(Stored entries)
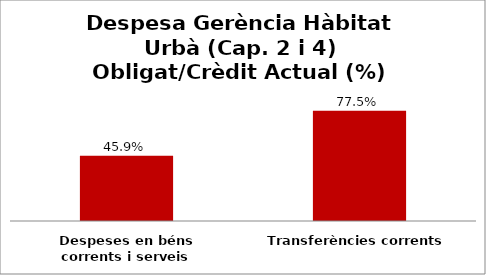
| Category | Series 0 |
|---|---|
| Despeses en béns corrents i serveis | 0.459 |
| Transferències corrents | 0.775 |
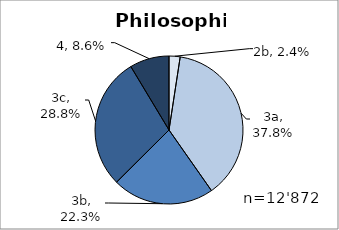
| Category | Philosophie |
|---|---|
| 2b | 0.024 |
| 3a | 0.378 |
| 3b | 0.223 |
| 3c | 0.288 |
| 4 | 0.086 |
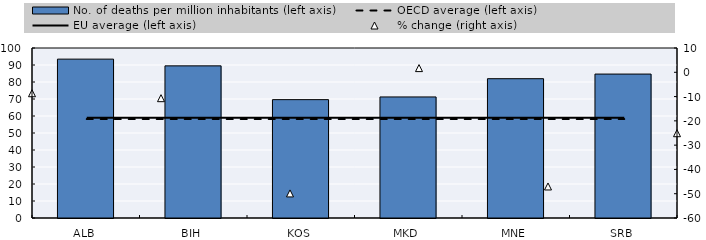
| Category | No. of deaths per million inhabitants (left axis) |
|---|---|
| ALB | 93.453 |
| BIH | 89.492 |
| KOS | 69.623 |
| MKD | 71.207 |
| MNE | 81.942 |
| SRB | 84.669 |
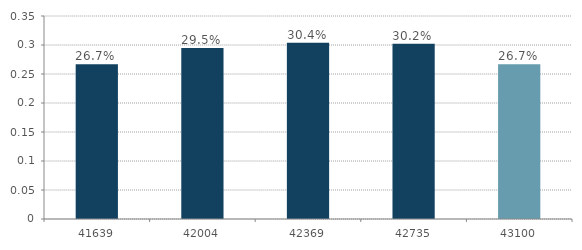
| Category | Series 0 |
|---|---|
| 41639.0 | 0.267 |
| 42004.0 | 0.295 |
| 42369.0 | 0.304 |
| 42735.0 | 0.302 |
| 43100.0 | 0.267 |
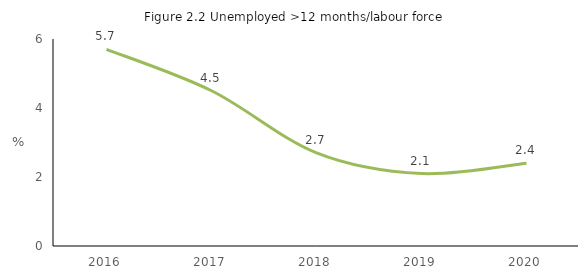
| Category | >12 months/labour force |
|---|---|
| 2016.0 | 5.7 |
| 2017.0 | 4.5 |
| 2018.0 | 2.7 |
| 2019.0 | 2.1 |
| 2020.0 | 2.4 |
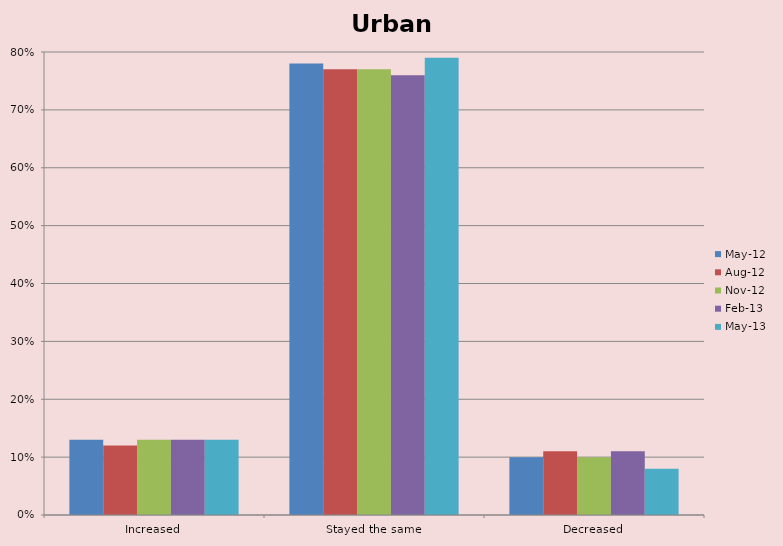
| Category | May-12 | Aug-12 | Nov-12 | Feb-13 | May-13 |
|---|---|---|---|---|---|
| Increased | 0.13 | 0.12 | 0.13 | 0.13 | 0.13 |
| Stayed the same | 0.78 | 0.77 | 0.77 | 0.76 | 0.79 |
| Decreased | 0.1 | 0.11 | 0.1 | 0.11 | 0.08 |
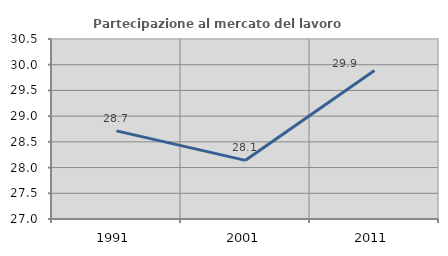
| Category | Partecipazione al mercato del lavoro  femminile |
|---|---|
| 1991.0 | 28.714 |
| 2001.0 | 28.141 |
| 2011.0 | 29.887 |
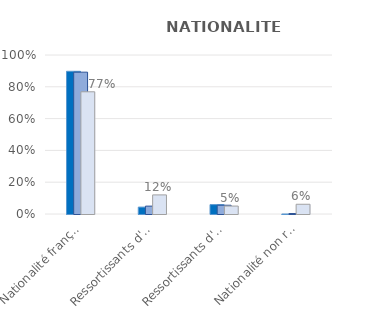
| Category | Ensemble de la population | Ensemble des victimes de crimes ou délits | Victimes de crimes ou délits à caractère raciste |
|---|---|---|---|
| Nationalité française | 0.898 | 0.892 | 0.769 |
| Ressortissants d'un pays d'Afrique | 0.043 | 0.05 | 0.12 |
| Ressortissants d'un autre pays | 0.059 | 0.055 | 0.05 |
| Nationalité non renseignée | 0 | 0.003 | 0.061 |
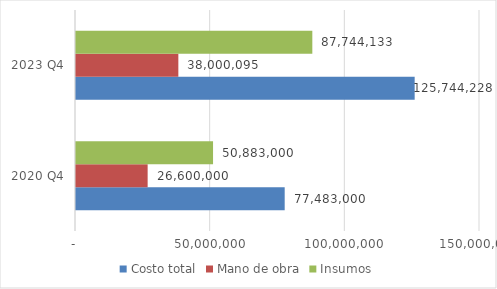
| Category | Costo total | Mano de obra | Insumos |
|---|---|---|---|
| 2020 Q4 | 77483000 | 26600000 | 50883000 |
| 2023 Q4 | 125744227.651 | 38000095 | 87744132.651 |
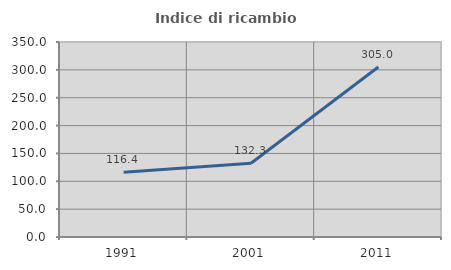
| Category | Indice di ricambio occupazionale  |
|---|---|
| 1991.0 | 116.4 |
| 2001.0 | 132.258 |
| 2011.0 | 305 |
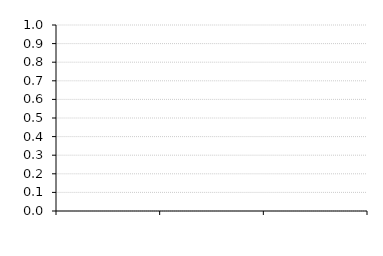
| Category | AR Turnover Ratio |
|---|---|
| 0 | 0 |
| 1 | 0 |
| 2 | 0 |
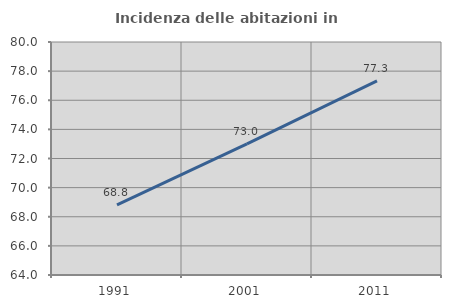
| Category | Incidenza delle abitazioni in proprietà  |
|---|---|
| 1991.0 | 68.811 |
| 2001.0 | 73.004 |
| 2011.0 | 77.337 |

Problem to work on
How many lines in the records hold the string "Category"? The number alone is the answer.

Answer space
12